After Apple announced the original SquirrelFish as a project, Mozilla released TraceMonkey for FireFox and Google unveiled the new V8 engine in Chrome, making the acceleration of JavaScript one of the most competitive and rapidly advancing targets on the computing landscape today.



The need for accelerating JavaScript is a coming wave of sophisticated new web applications, including Apple's own MobileMe web apps built using the SproutCore JavaScript framework. Safari 4.0, now in beta, will incorporate both SquirrelFish Extreme and support for new HTML 5 features described earlier.

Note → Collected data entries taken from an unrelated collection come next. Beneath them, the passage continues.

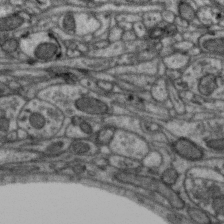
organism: Zebra finch
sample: Brain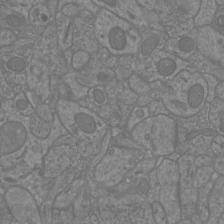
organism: Mouse
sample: Cortical neurons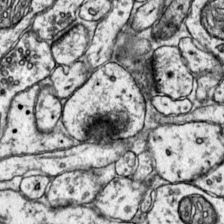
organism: Mouse
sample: Primary visual cortex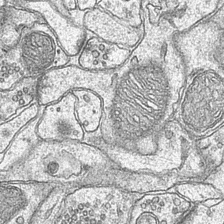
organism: Mouse
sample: CA1 Hippocampus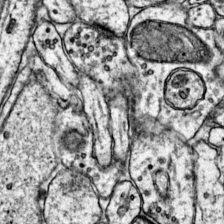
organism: Mouse
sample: Primary visual cortex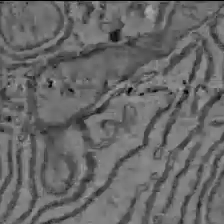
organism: C57BL Mouse
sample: Liver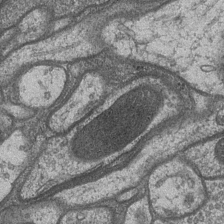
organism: Drosophila
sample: Optic medulla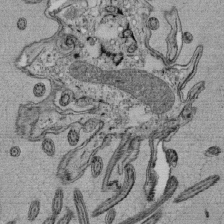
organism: Tetrahymena
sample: Cilia in tetrahymena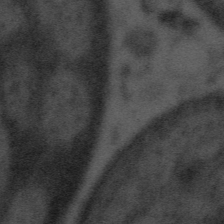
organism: Tuwongella immobilis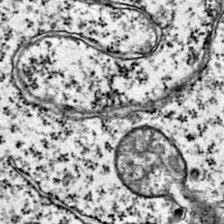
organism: Mouse
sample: Primary visual cortex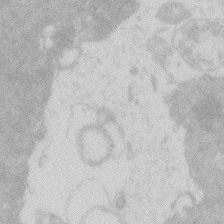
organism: Zebrafish
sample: Macrophage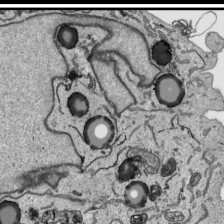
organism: Human
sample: Mitochondria in HCT116 cells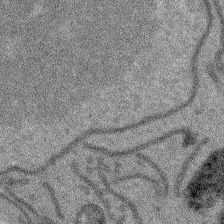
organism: Arabidopsis thaliana
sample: Root tip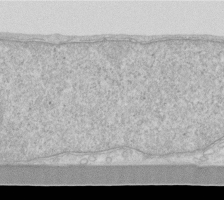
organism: Human
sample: Fibroblast cells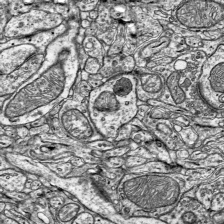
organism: Mouse
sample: Visual Cortex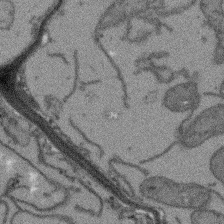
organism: Arabidopsis thaliana
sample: Root tip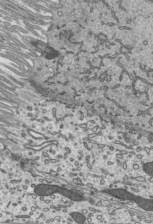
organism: Mouse
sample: Mouse epididymis efferent ductule cilia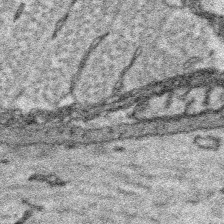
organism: Platynereis dumerilii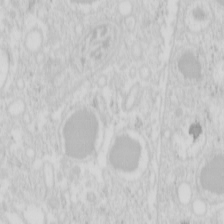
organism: Mouse
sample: Pancreas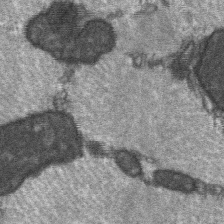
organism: C57BL Mouse
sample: Soleus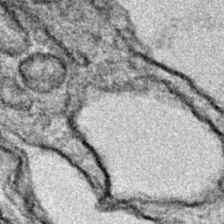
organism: Zebrafish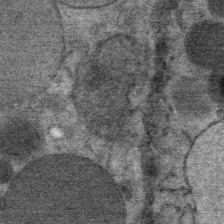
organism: Mouse
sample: Mouse Salivary gland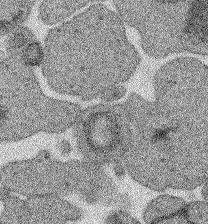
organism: Human
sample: HeLa cells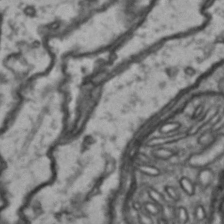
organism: Drosophila
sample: Brain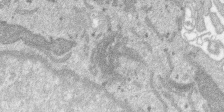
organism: Human
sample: Lung epithelial cells infected with SARS-CoV-2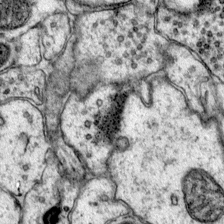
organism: Mouse
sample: Primary visual cortex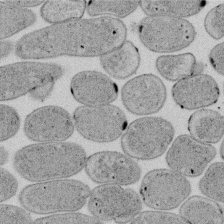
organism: E. coli
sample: Bacterial nucleoid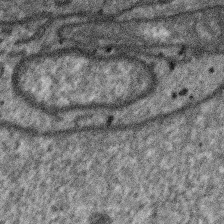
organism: Human
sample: Lung epithelial cells infected with SARS-CoV-2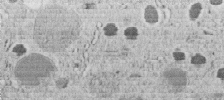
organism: C. elegans
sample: C. elegans embryo early stage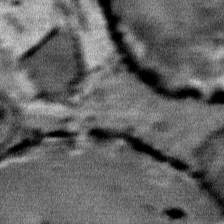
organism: Mouse
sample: Mouse Salivary gland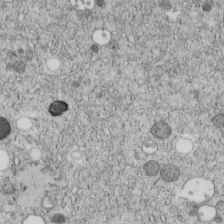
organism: C. elegans
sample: C. elegans embryo early stage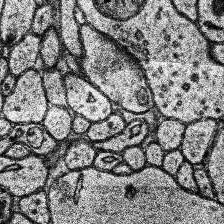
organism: Human
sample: Temporal Lobe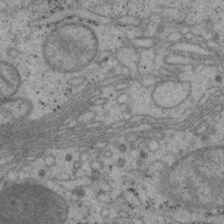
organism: Human
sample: HeLa cells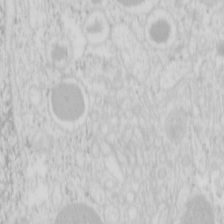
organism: Mouse
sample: Pancreas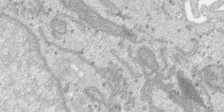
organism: Human
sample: Lung epithelial cells infected with SARS-CoV-2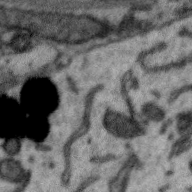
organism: Zebra finch
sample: Brain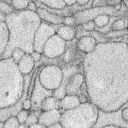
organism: Rabbit
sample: Retina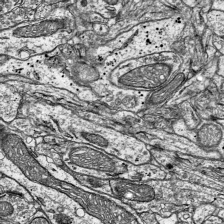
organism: Mouse
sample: Visual Cortex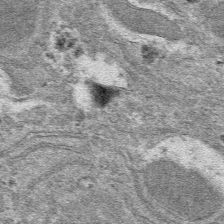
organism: Mouse
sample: Mouse hepatocytes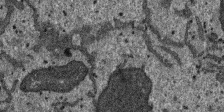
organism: Human
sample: Lung epithelial cells infected with SARS-CoV-2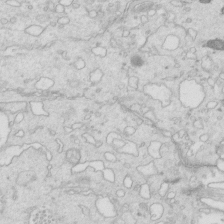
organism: Mouse
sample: Multiciliated cells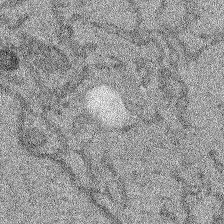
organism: Human
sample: HeLa cells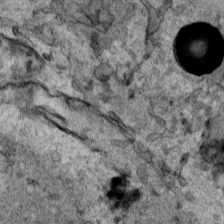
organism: Human
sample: Mitochondria in HCT116 cells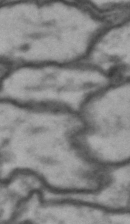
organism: Drosophila
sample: Brain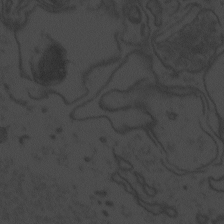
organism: Zebrafish
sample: Macrophage infected with Toxoplasma gondii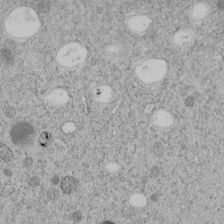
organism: C. elegans
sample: C. elegans embryo early stage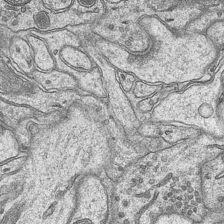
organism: Mouse
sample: CA1 Hippocampus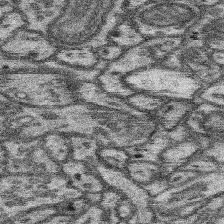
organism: Mouse
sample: Somatosensory cortex neuropil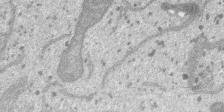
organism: Human
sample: Lung epithelial cells infected with SARS-CoV-2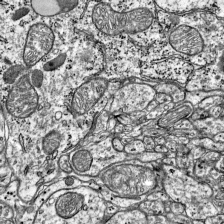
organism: Mouse
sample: Visual Cortex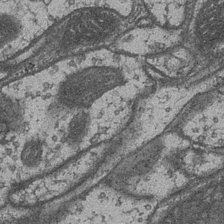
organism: Drosophila
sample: Optic medulla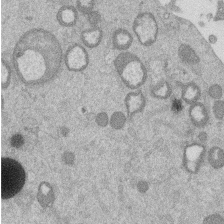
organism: Mouse
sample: Dividing mouse embryo 1 cell stage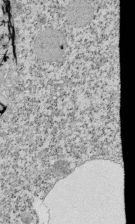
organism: Tetrahymena
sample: Cilia in tetrahymena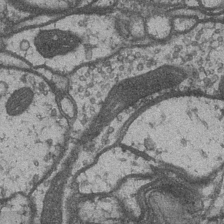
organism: Drosophila
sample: Optic medulla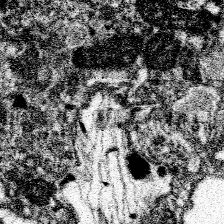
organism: Spongilla lacustris
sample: Neuroid cell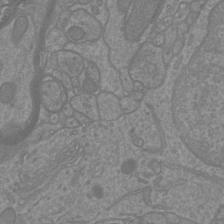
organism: Mouse
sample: Cortical neurons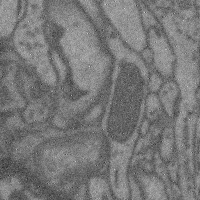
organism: Mouse
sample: Cerebral cortex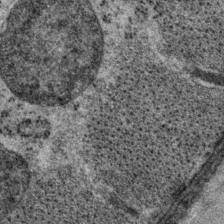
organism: P. pacificus
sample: Pharynx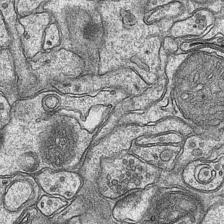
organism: Mouse
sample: CA1 Hippocampus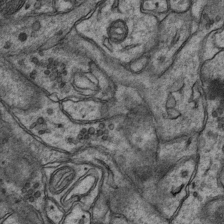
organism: Mouse
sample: CA1 Hippocampus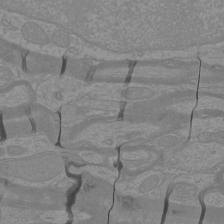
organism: Mouse
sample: Cortical neurons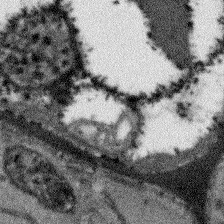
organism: Arabidopsis thaliana
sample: Root tip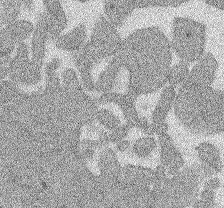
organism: Human
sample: HeLa cells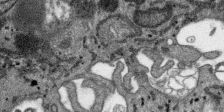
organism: Human
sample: Lung epithelial cells, uninfected (mock) control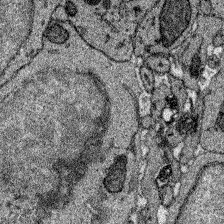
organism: Zebrafish
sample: Larval olfactory bulb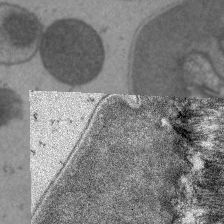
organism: C. elegans
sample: Pharynx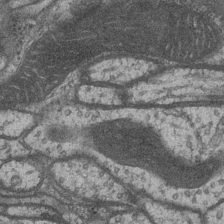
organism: Drosophila
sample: Optic medulla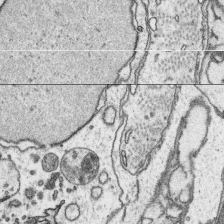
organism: Platynereis dumerilii
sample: Parapodia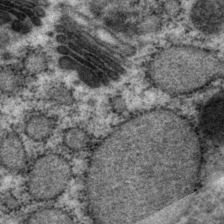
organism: P. pacificus
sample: Pharynx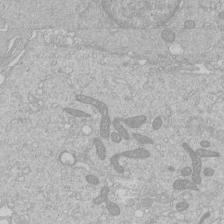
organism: Human
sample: Macrophage cells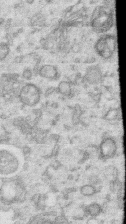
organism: Human
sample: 1205lu cells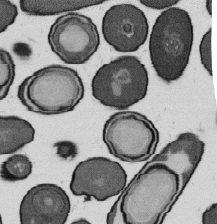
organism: B. subtilis
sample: Bacterial spore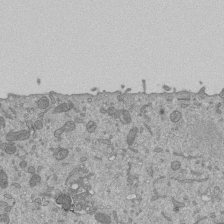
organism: Mouse
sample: ED-1 cell nuclei; centrioles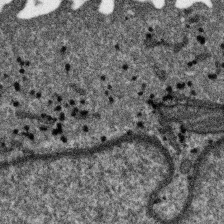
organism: Human
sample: Lung epithelial cells infected with SARS-CoV-2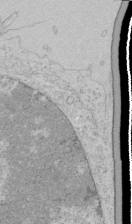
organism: Human
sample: Mitochondria in HCT116 cells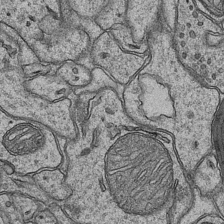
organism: Mouse
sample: CA1 Hippocampus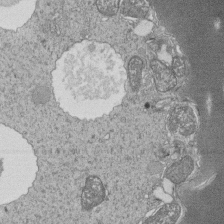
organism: Tetrahymena
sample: Cilia in tetrahymena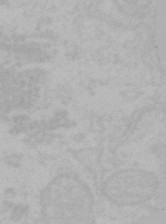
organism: Mouse
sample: Choroid plexus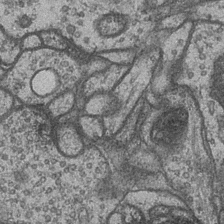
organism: Drosophila
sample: Optic medulla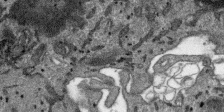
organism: Human
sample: Lung epithelial cells, uninfected (mock) control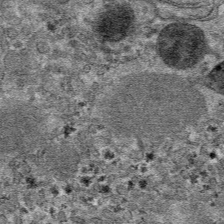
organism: Mouse
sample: Mouse hepatocytes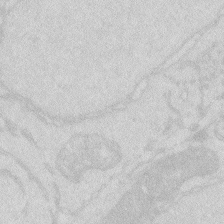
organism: Zebrafish
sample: Macrophage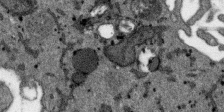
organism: Human
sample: Lung epithelial cells, uninfected (mock) control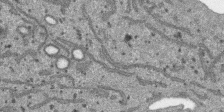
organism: Human
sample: Lung epithelial cells infected with SARS-CoV-2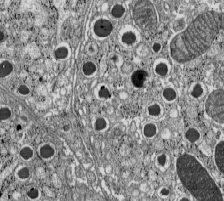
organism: C57BL Mouse
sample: Pancreatic islet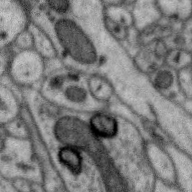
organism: Zebra finch
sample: Brain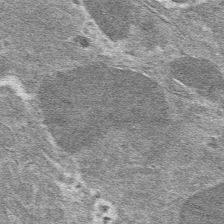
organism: Mouse
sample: Mouse hepatocytes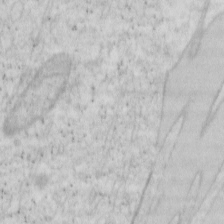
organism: Human
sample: HeLa cells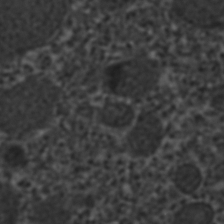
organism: C. elegans
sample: C. elegans embryo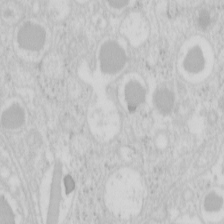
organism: Mouse
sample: Pancreas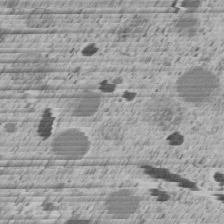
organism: C. elegans
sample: C. elegans embryo early stage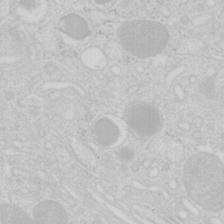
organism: Mouse
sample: Pancreas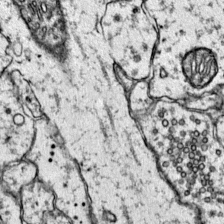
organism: Mouse
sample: Primary visual cortex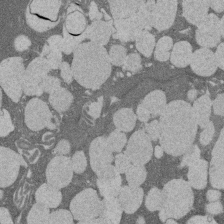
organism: Rat
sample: Salivary granule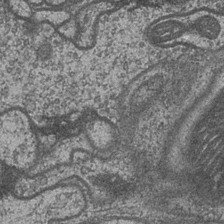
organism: Drosophila
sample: Optic medulla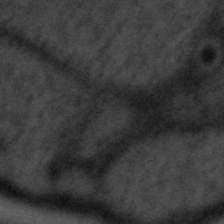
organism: Tuwongella immobilis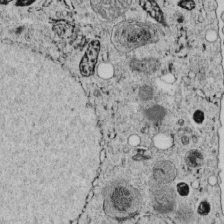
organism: C. elegans
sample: C. elegans embryo early stage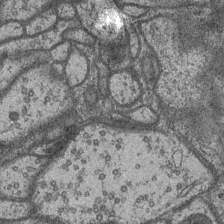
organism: Drosophila
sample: Optic medulla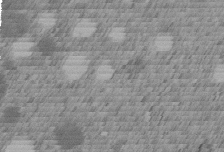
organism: C. elegans
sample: C. elegans embryo early stage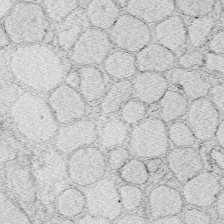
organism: Zebrafish
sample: Whole-Brain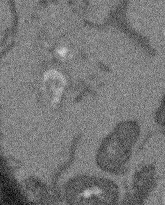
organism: Arabidopsis thaliana
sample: Root tip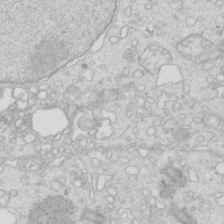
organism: Mouse
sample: Multiciliated cells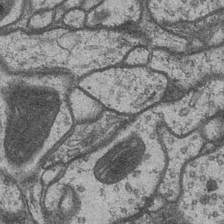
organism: Drosophila
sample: Optic medulla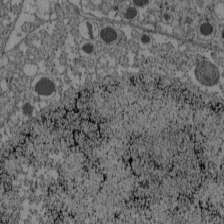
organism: C57BL Mouse
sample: Pancreatic islet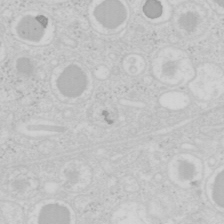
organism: Mouse
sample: Pancreas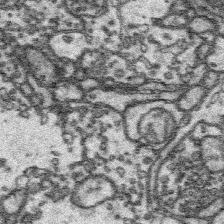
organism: Platynereis dumerilii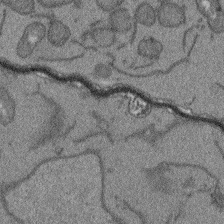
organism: Arabidopsis thaliana
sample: Root tip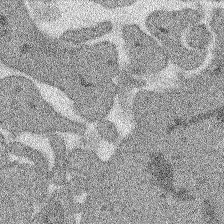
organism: Human
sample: HeLa cells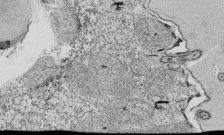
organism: Tetrahymena
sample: Cilia in tetrahymena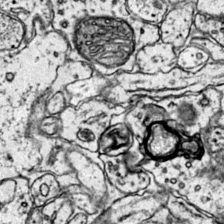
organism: Mouse
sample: Primary visual cortex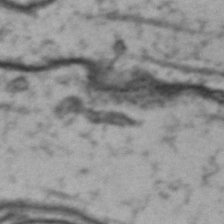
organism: Drosophila
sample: Brain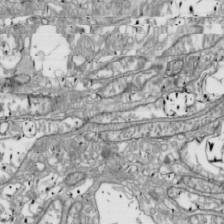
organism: Drosophila
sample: Cell division; meiosis; drosophila spermatocytes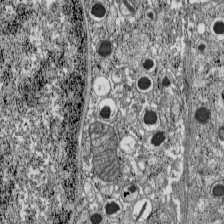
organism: C57BL Mouse
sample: Pancreatic islet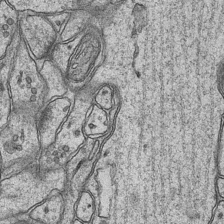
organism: Mouse
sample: CA1 Hippocampus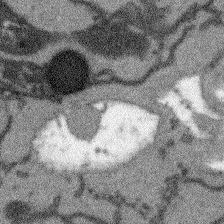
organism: Arabidopsis thaliana
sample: Root tip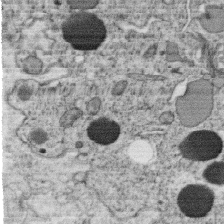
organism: C. elegans
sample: C. elegans oocyte; sperm cells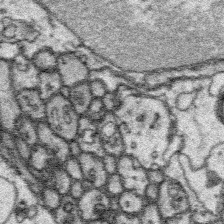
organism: Platynereis dumerilii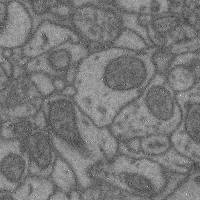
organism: Mouse
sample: Cerebral cortex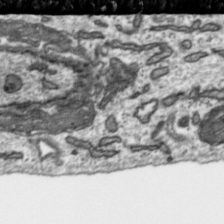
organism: Toxoplasma gondii
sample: Parasites in a vacuole inside a host cell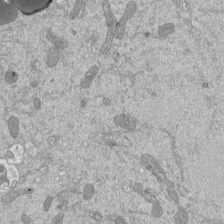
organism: Mouse
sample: ED-1 cell nuclei; centrioles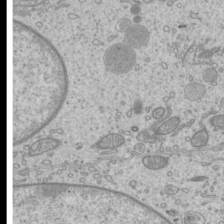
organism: Mouse
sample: Cilia; mouse epididymis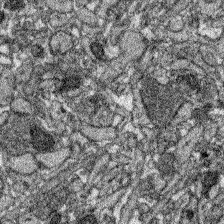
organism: Zebrafish
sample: Larval olfactory bulb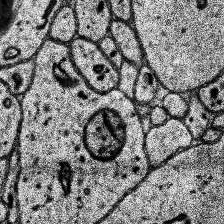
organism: Human
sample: Temporal Lobe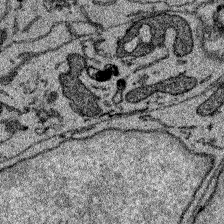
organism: Zebrafish
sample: Larval olfactory bulb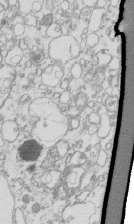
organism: Mouse
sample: Macrophages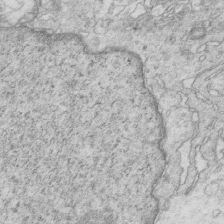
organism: Mouse
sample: Multiciliated cells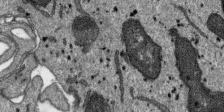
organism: Human
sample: Lung epithelial cells, uninfected (mock) control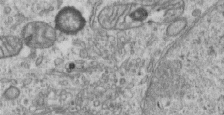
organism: Human
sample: Centriole in RPE cells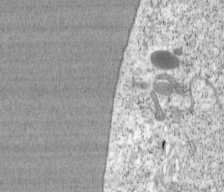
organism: African green monkey
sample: COS-7 cells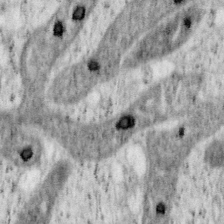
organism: Mouse
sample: OT-I killer T cells with ID8 ovarian cancer cells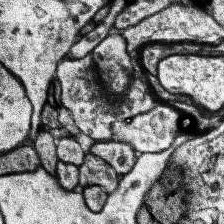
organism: Human
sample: Temporal Lobe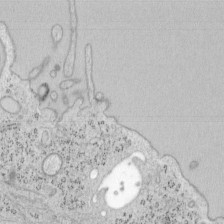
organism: Mouse
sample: OT-I killer T cells with ID8 ovarian cancer cells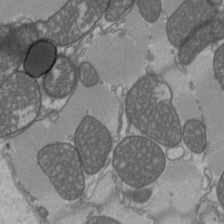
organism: C57BL Mouse
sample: Heart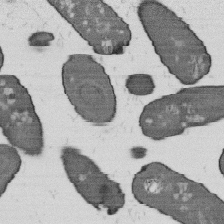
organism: B. subtilis
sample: Bacterial spore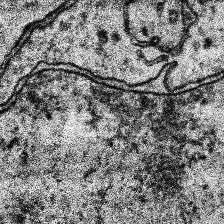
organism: Human
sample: Temporal Lobe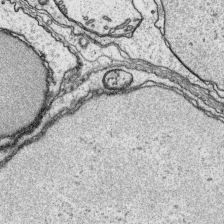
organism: Platynereis dumerilii
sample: Parapodia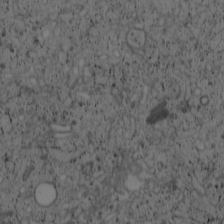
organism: African green monkey
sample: COS-7 cells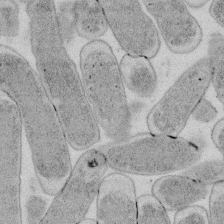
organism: E. coli
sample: Bacterial nucleoid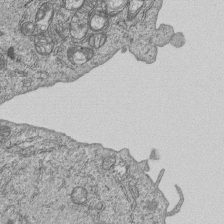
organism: Human
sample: MDA-MB-231 cells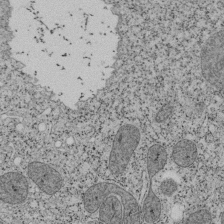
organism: Tetrahymena
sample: Cilia in tetrahymena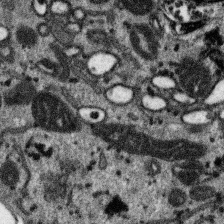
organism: Human
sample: Lung epithelial cells infected with SARS-CoV-2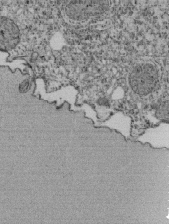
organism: Tetrahymena
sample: Cilia in tetrahymena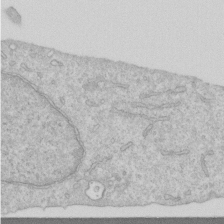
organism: Human
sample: Centriole in RPE cells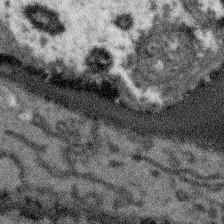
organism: Arabidopsis thaliana
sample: Root tip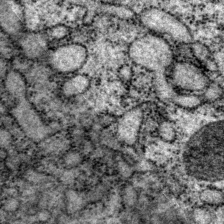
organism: P. pacificus
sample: Pharynx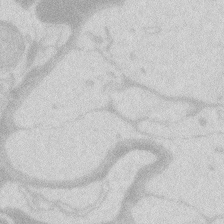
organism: Zebrafish
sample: Macrophage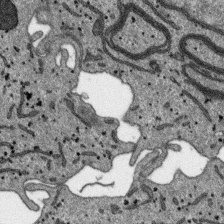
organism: Human
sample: Lung epithelial cells, uninfected (mock) control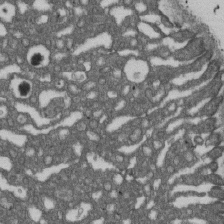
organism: Drosophila
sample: Nephrocyte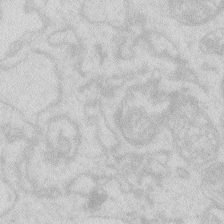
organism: Zebrafish
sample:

Apple's enhancements in SquirrelFish Extreme include "bytecode optimizations, polymorphic inline caching, a lightweight 'context threaded' JIT compiler, and a new regular expression engine that uses our JIT infrastructure," according to a Surfin' Safari post by Maciej Stachowiak.







In SunSpider benchmarks, the new SquirrelFish Extreme is "nearly twice as fast as the original SquirrelFish, and over 10 times the speed you saw in Safari 3.0, less than a year ago," Stachowiak wrote. "We are pretty pleased with this improvement, but we believe there is more performance still to come."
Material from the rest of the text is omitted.